Ирина Триус - Дорога длиною в жизнь
- Название:Дорога длиною в жизнь
- Автор:
- Жанр:
- Издательство:Советский писатель
- Год:1989
- Город:Москва
- ISBN:5-265-00643-5
- Рейтинг:
- Избранное:Добавить в избранное
-
Отзывы:
-
Ваша оценка:
Ирина Триус - Дорога длиною в жизнь краткое содержание
Дорога длиною в жизнь - читать онлайн бесплатно полную версию (весь текст целиком)
Интервал:
Закладка:
Память об ушедших близких нам людях храним мы в сердце, их образ и весь их духовный мир стремимся вобрать в себя вместе со своей к ним любовью. Чтобы жили они в нас, пока живем сами. Но есть еще и символы нашей благодарной нестареющей памяти, любви к ушедшим. Это могилы, памятники, портреты, которые мы, пока живем, украшаем цветами. И еще письма, которые мы храним как самые ценные реликвии и, когда позволяют время и силы, перечитываем, жадно вглядываясь в родной почерк…
Телеграфным был текст последнего письма моего отца. Он умирал. Он уже не мог писать и поэтому диктовал накануне дня моего рождения: «Родная! Поздравляю. Всей душой, сердцем, мыслями с тобой. Желаю только одного: пусть всегда в твоей жизни все тяжелое отступает перед величием духа, щедростью сердца. Очень, очень люблю тебя».
А в те же минуты, задыхаясь от горя, диктовала я в телефонную трубку телеграмму ему в больницу: «Дорогой папа! Сегодня я, как всегда, с тобой. Все лучшее во мне — твое и мамы. Всем достигнутым в жизни обязана вам обоим. Очень, очень жду тебя». Вместо номера принятой телеграммы я услышала: «Не плачьте, он поправится и вернется».
Он не поправился и не вернулся. А для меня теперь символ памяти об отце — посаженная им елка. Вон как тянет она ветви навстречу солнцу и людям! Быть может, это символ и его завещания? Ведь величие духа и щедрость сердца бывают неброскими, как неброско растет, затерявшись среди других деревьев, посаженная отцом елка. Как неброска профессия телеграфистки, умеющей передать по бездушному телефонному кабелю тепло своего сердца тому из тысяч ее абонентов, кто в нем нуждается…
Эти розы от него, мама. От того, кто любил тебя. Всю сознательную жизнь. С того времени, когда еще мальчишкой носил гимназическую форму, до последнего вздоха. Наверное, если бы мог, он благословил бы тот страшный миг за то, что ты была рядом. За то, что он еще успел увидеть твое склонившееся над ним лицо, перед тем как наступил вечный покой.
Он говорил не раз, что твоя красота не увядает с годами. Быть может, потому, что она всегда озарена любовью — его и твоей?..
Если бы он был поэтом, он бы наверняка написал гимн любви.
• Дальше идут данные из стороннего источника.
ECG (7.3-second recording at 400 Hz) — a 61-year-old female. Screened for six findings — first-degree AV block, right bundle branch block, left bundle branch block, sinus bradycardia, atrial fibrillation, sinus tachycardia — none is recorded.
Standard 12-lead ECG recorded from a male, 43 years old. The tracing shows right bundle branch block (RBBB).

Так же, как ты сочинила бы ему реквием, будь ты музыкантом. Но свои стихи и песни вы слагали без слов и нот. Впрочем, поэмой и музыкой была сама ваша жизнь. Из такой жизни не уходят — ведь он остался в тебе и с тобой.
Мы не властны над будущим. Зато прошлое принадлежит нам безраздельно. И если оно прожито светло, мы можем в трудную минуту черпать в нем силы.
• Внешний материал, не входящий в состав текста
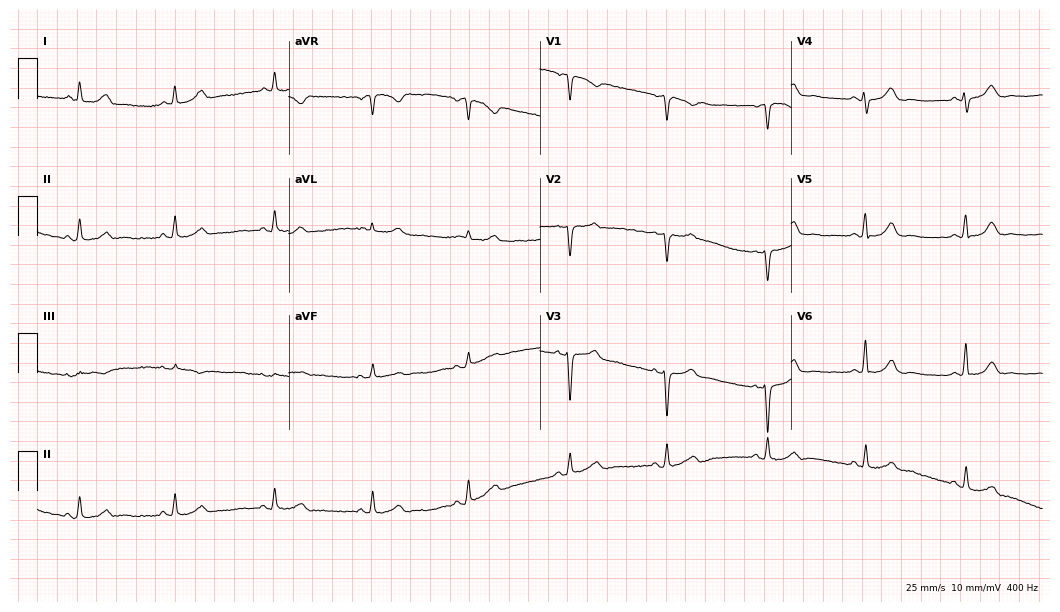
12-lead ECG from a 45-year-old woman. Recorded interpretation: within normal limits.

Меня часто навещали в больницах мои близкие и друзья. Но ждала я больше всех маму. Еще только просыпалась, думала о том, скорее бы четыре часа: приоткроется дверь, и осторожно, с опаской заглянут тревожные глаза мамы — как я? С этой мечтой я и жила весь день. Она приходила ко мне в больницу, уже совсем старенькая, ежедневно.
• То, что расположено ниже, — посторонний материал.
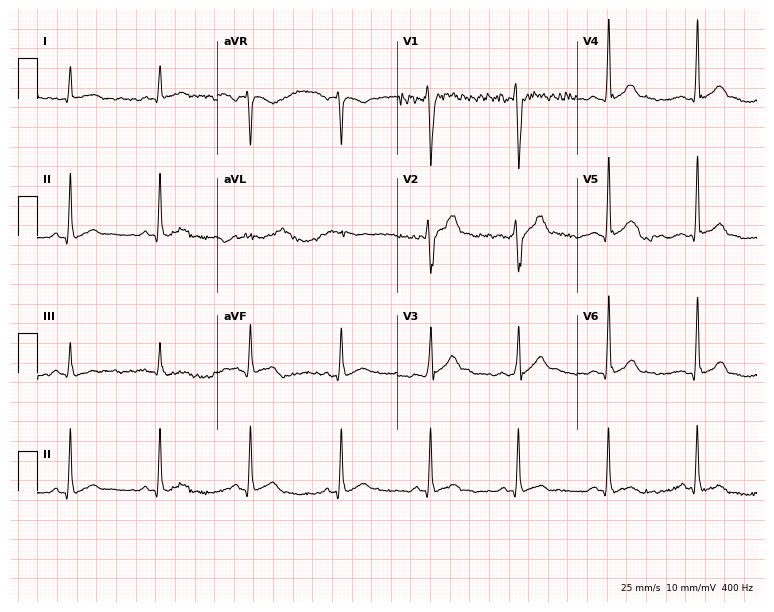
Resting 12-lead electrocardiogram (7.3-second recording at 400 Hz). Patient: a man, 27 years old. Read as a normal ECG.

Мы давно стали взрослыми, с нас и спрос, как со взрослых. И только для матерей мы навсегда остаемся маленькими. В жизни ничего не повторяется, тем более не может повториться детство. И только рядом с матерью мы возвращаемся в чудесную и солнечную страну. Почему-то люди чаще всего осознают это лишь тогда, когда матери уходят…
Судьба одарила меня невероятным счастьем — до глубокой старости мама была со мной. И когда та же судьба ушибала меня, хотелось покрепче прижаться к маме, будто она могла защитить меня от беды. Она физически ощущала мою боль, словно болела сама. И не было для нее ничего радостнее моей радости.
Мы, взрослые, умудренные жизнью мужчины и женщины, боимся казаться сентиментальными. Я целовала самые нежные на свете мамины руки потихоньку от чужих взглядов и черпала в ней, старенькой и несломившейся, силы, терпение, надежду…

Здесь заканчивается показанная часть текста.